Army Futures Command today took charge of a new forward-looking agency that will be responsible for making sure the service sees the threats it may face on tomorrow's battlefield.

Training and Doctrine Command's Army Capabilities Integration Center, or ARCIC, today became the new Army Futures and Concepts Center at a ceremony at Fort Eustis, Virginia.

Most recently, ARCIC helped the Army publish the latest version of service's future fighting concept: Multi-Domain Operations 2028.

Moving forward, "this organization will set the foundation for everything Army Futures Command does; if we don't have a solid foundation of why we are developing capability, if we don't have a solid foundation of the concepts that we use on a future battlefield --what we really have is solutions in search of a problem," said Gen. John "Mike" Murray, commander of AFC. "So identification of that problem, identification of the concepts identification of the organization structure, will absolutely drive everything Army Futures Command does."

In late August, the Army stood up Army Futures Command in Austin, Texas to lead the service's ambitious effort to replace the Army's Cold War combat platforms known as the "Big 5:" -- the M1 tank, Bradley fighting vehicle, AH-64 Apache and UH-60 Black Hawk helicopters and the Patriot surface to air missile system.

The Army has pledged to reach this goal over the next 10 years by following six modernization priorities of long-range precision fires, next-generation combat vehicle, future vertical lift, a mobile network, air and missile defense and soldier lethality.

Lt. Gen. Eric Wesley will serve as the director of the new Army Futures and Concepts Center.

"We will describe the future environment, we will blueprint the future of the Army, we will describe the requirements that enable it and we will provide to our commander, for his signature, the strategy to get there," Wesley said. "We are future's foundry and that strategy will become the hammer of modernization."

Part of the role of the Futures and Concepts will be to continue to refine Multi-Domain Operations 2028, which evolved out of the Multi-Domain Battle concept published last year. The new concept will look for possible solutions designed to defeat the enemy's layers of anti-access and area-denial capabilities.

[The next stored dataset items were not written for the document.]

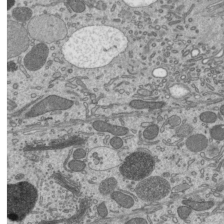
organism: Mouse
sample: Mouse epididymis efferent ductule cilia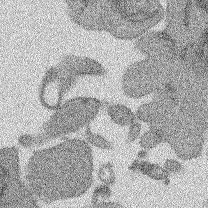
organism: Human
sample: HeLa cells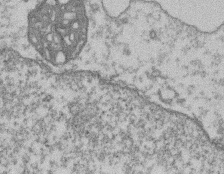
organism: Mouse
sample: T cell stromal cell synapse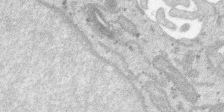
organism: Human
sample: Lung epithelial cells infected with SARS-CoV-2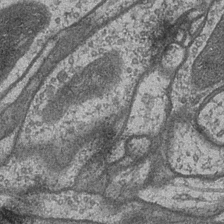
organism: Drosophila
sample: Optic medulla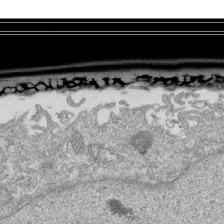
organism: Human
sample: HeLa cell HIV synapse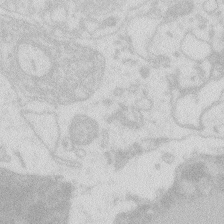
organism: Zebrafish
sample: Macrophage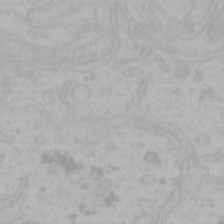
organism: Mouse
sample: Choroid plexus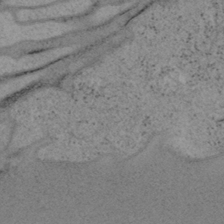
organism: Mouse
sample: OT-I killer T cells with ID8 ovarian cancer cells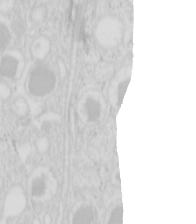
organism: Mouse
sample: Pancreas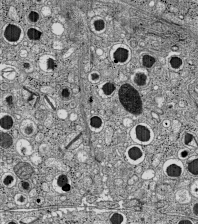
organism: C57BL Mouse
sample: Pancreatic islet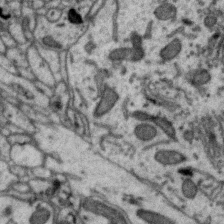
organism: Zebra finch
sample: Brain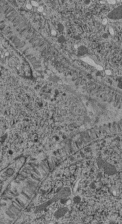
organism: C. elegans
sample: C. elegans pharynx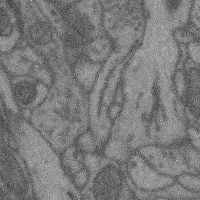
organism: Mouse
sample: Cerebral cortex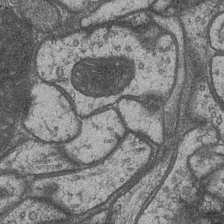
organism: Drosophila
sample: Optic medulla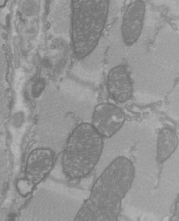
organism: C57BL Mouse
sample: Heart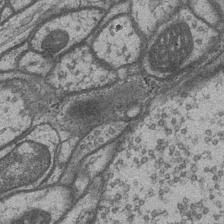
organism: Drosophila
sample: Optic medulla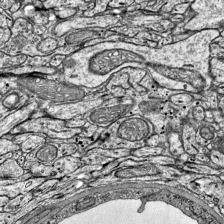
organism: Mouse
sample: Visual Cortex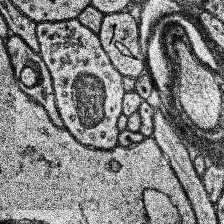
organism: Human
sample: Temporal Lobe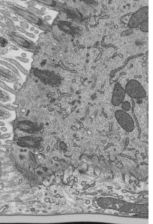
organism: Mouse
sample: Mouse epididymis efferent ductule cilia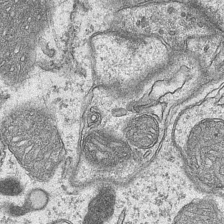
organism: Mouse
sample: CA1 Hippocampus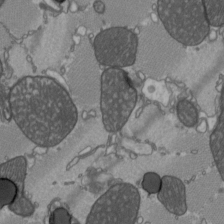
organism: C57BL Mouse
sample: Heart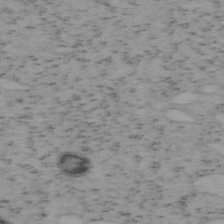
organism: Mouse
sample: OT-I killer T cells with ID8 ovarian cancer cells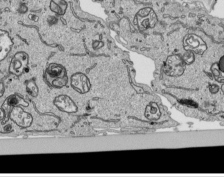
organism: Human
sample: Mitochondria in HCT116 cells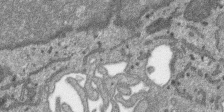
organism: Human
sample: Lung epithelial cells infected with SARS-CoV-2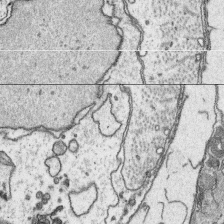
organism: Platynereis dumerilii
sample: Parapodia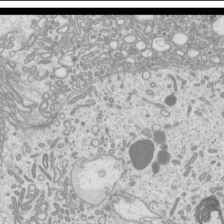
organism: Mouse
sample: Cilia; mouse epididymis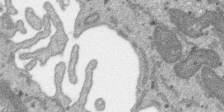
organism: Human
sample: Lung epithelial cells infected with SARS-CoV-2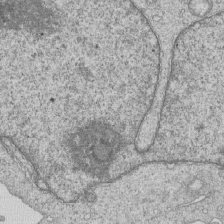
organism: Human
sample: MDA-MB-231 cells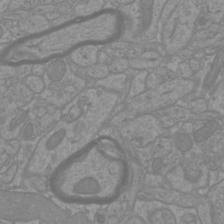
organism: Mouse
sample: Cortical neurons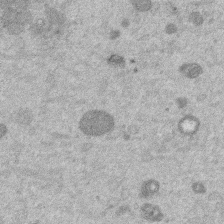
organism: Mouse
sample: Dividing mouse embryo 1 cell stage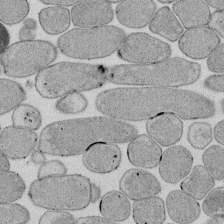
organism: E. coli
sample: Bacterial nucleoid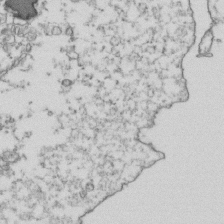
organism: Human
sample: Activated Jurkat CD4+ T cells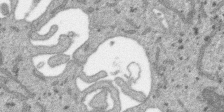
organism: Human
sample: Lung epithelial cells infected with SARS-CoV-2

"We have still got to evolve this concept to put a finer point on it so we can start to identify capability gaps and seams that we need to address, so we can start to examine -- through experimentation and modeling and simulation -- changes to the organizational structure that have to happen," Murray said at a round-table discussion following the ceremony.

Before December's end, Murray said leaders at AFC and the Futures and Concepts Center will "map out the next 18 months," Murray said.

During the ceremony, Murray talked about his seven grandchildren.

"The youngest one is about two years old now ... 25 years from now when she is a Ranger Tab-wearing, airborne infantry company commander ... that is how I personalize this and that is how I believe you should personalize it," Murray said.

"This is not about us, this is not about us wearing the uniform today; this is about those that will follow us. I want them, whether that's my grandchild or your grandchild or your children, to have the concepts, the tools, the kit, the capabilities and the training that they absolutely must have to fight and win on the future battlefield."